Secondly, the findings reported above raise doubts about productivity norms amongst the rank and file of academia. Specifically, many Israeli scientists assume that productivity norms are equal and—since budgets are allocated based on productivity—that everyone contributes equally to institutional budgets. Since equality is a major value in Israel, institutions rarely celebrate hierarchies of honor, nor do they glorify star scientists. Hence, faculty members feel that their productivity levels are relatively equal. Furthermore, lack of transparency prevents them from knowing how productive—or nonproductive—their colleagues are. The findings presented above contradict the common ‘egalitarian’ assumption by exposing the non-linear rarity of excellence. Hence, the contradiction between the law of limited excellence and the culture of egalitarianism challenges decision-makers to raise questions about transparency of publication productivity. Indeed, egalitarianism and lack of transparency allow many researchers to feel comfortable in Israeli academia, but it appears that this comfortable fraternity hides the real differences which separate scientists—even at the very top.
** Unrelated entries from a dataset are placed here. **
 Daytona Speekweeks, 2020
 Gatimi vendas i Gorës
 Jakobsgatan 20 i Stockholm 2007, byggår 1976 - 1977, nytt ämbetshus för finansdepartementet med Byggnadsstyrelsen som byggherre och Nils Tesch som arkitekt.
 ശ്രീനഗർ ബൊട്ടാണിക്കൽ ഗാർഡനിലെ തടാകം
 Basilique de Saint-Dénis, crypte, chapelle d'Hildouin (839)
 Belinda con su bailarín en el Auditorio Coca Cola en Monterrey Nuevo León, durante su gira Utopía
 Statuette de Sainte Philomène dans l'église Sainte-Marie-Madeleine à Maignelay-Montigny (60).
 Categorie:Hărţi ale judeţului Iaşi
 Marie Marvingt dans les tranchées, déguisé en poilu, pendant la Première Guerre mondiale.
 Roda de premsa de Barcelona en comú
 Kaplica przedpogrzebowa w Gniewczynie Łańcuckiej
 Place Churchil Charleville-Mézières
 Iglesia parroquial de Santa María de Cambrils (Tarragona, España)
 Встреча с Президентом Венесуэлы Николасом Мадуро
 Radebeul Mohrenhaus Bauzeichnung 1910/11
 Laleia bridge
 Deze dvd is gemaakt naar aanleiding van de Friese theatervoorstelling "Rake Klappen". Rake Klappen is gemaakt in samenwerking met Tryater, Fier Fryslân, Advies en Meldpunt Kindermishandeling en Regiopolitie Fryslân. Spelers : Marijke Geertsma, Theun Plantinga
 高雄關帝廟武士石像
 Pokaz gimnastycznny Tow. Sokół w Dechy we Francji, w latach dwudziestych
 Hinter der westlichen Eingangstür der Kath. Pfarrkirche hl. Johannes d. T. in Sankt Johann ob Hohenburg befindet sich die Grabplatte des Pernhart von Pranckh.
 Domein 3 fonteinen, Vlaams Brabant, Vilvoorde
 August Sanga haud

Finally, the law of limited excellence has significant implications for funding and pay policies too. The Ministry of Finance and the Planning and Budgeting Committee (PBC) allocate funding using a competitive scheme, with budgets provided in direct ratio to the number of papers published by faculty members (and to the sum grants they win, as well as the number of students in various degrees). Nevertheless, Israeli universities—under pressure of their faculty—adopt an egalitarian pay policy for all scientists, based on rank only. Hence, while the government utilizes a rule of limited excellence on an institutional level, the institutions block this policy by their internal practices. The law of limited excellence—and the empirical results supporting it—might provide scaffolds for new discussions of extant funding practices—raising questions about merit pay and meritocracy more generally (Yair 2007).